Unnamed: 0,bid,stay,guest,prepare,deepe,depth,move,treasons,stature,hearke,...,bow,cover,appear,wast,ruin,one,chamber,man,text_sentence,text_source
0,0,0,0,0,0,0,0,0,0,0,...,0,0,0,0,0,0,0,0,"(Actus, Primus, .)",Shakespeare
1,0,0,0,0,0,0,0,0,0,0,...,0,0,0,0,0,0,0,0,"(Scoena, Prima, .)",Shakespeare
2,0,0,0,0,0,0,0,0,0,0,...,0,0,0,0,0,0,0,0,"(Thunder, and, Lightning, .)",Shakespeare
3,0,0,0,0,0,0,0,0,0,0,...,0,0,0,0,0,0,0,0,"(Enter, three, Witches, .)",Shakespeare
4,0,0,0,0,0,0,0,0,0,0,...,0,0,0,0,0,0,0,0,"(1, .)",Shakespeare


## TF-IDF Features

In [87]:
macbeth = gutenberg.sents('shakespeare-macbeth.txt')
paradise = gutenberg.sents('milton-paradise.txt')

In [88]:
#Creating a list of text
macbeth_list = [" ".join(sent) for sent in macbeth]
paradise_list =[" ".join(sent) for sent in paradise]
joined = macbeth_list + paradise_list

In [89]:
# Vectorize

vectorizer = TfidfVectorizer(max_df=0.5, 
                             min_df=2, 
                             stop_words='english',   
                             use_idf=True,
                             norm=u'l2', 
                             smooth_idf=True 
                            )

tfidf = vectorizer.fit_transform(joined).tocsr()

In [90]:
#Evaluating the feature sets using cross validation

X_bow = bow.drop(['text_sentence', 'text_source'],1)
Y_bow = bow['text_source']

X_tfidf = tfidf
Y_tfidf = ['Shakespeare']*len(macbeth_list) +['Milton']*len(paradise_list)

## Logistic Regression

In [95]:
lr = LogisticRegression()
lr_bow = lr.fit(X_bow, Y_bow)
print('BOW Logistic Regression Scores:', cross_val_score(lr_bow, X_bow,Y_bow, cv =5))
print('Average Score:', np.mean(cross_val_score(lr_bow, X_bow, Y_bow, cv=5)))

lr = LogisticRegression()
lr_tfidf = lr.fit(X_tfidf, Y_tfidf)
print('\nTfidf Logistic Regression Scores:', cross_val_score(lr_tfidf, X_tfidf, Y_tfidf, cv=5))
print('Average Score:', np.mean(cross_val_score(lr_tfidf, X_tfidf, Y_tfidf, cv=5)))

BOW Logistic Regression Scores: [0.91111111 0.85925926 0.88148148 0.87407407 0.88059701]
Average Score: 0.8813045881702598

Tfidf Logistic Regression Scores: [0.91766268 0.9481383  0.96138482 0.91611185 0.9241012 ]
Average Score: 0.933479769996517


## Random Forest

In [105]:
rfc = ensemble.RandomForestClassifier()
rfc_bow = rfc.fit(X_bow, Y_bow)
print('BOW Random Forest Scores:', cross_val_score(rfc_bow, X_bow, Y_bow, cv =5))
print('Average Score:', np.mean(cross_val_score(rfc_bow, X_bow, Y_bow, cv=5)))

rfc = ensemble.RandomForestClassifier()
rfc_tfidf = rfc.fit(X_tfidf, Y_tfidf)
print('\nTfidf RFC Scores:', cross_val_score(rfc_tfidf, X_tfidf, Y_tfidf, cv=5))
print('Average Score:', np.mean(cross_val_score(rfc_tfidf,X_tfidf, Y_tfidf, cv=5)))

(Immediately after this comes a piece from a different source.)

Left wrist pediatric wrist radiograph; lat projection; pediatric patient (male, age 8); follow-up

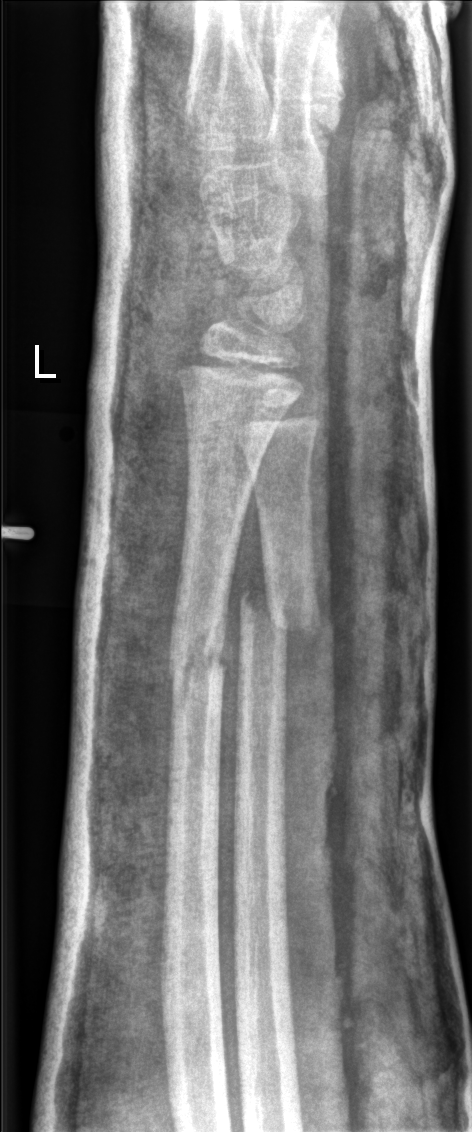
- Bounding boxes in image-pixel xyxy.
- AO code 23-M/3.1.
- Fx: [238, 582, 325, 646]; [163, 625, 230, 706].

BOW Random Forest Scores: [0.86666667 0.87407407 0.85925926 0.82962963 0.88059701]
Average Score: 0.8649861802100608

Tfidf RFC Scores: [0.84196547 0.90292553 0.89480692 0.86018642 0.87616511]
Average Score: 0.8717527962584694


## Gradient Boosting

In [110]:
clf = ensemble.GradientBoostingClassifier()
clf_bow = clf.fit(X_bow, Y_bow)
print('BOW Gradient Boosting Scores', cross_val_score(clf_bow, X_bow, Y_bow, cv =5))
print('Average Score:', np.mean(cross_val_score(clf_bow, X_bow, Y_bow, cv =5)))

clf = ensemble.GradientBoostingClassifier()
clf_tfidf = clf.fit(X_tfidf, Y_tfidf)
print('\nTfidf Gradient Boosting Scores:', cross_val_score(clf_tfidf, X_tfidf, Y_tfidf, cv=5))
print('Average Score:', np.mean(cross_val_score(clf_tfidf,X_tfidf, Y_tfidf, cv=5)))

BOW Gradient Boosting Scores [0.8962963  0.84444444 0.87407407 0.82962963 0.88059701]
Average Score: 0.8561194029850746

Tfidf Gradient Boosting Scores: [0.74103586 0.85638298 0.8828229  0.81491345 0.82556591]
Average Score: 0.8241442197891157


## Write up

I got some pretty good scores from my models, but I would choose my Random forest model using TF-IDF since it has a score of 87% which is not too high or too low. I figured the accuracy scores would be high because Shakespeare and Milton have similar writing styles so I can assume they used many similar key words. 

I would try to improve the accuracy score for my TF-IDF gradient boosting model, but I am not sure sure what to modify in order to increase the accuracy score.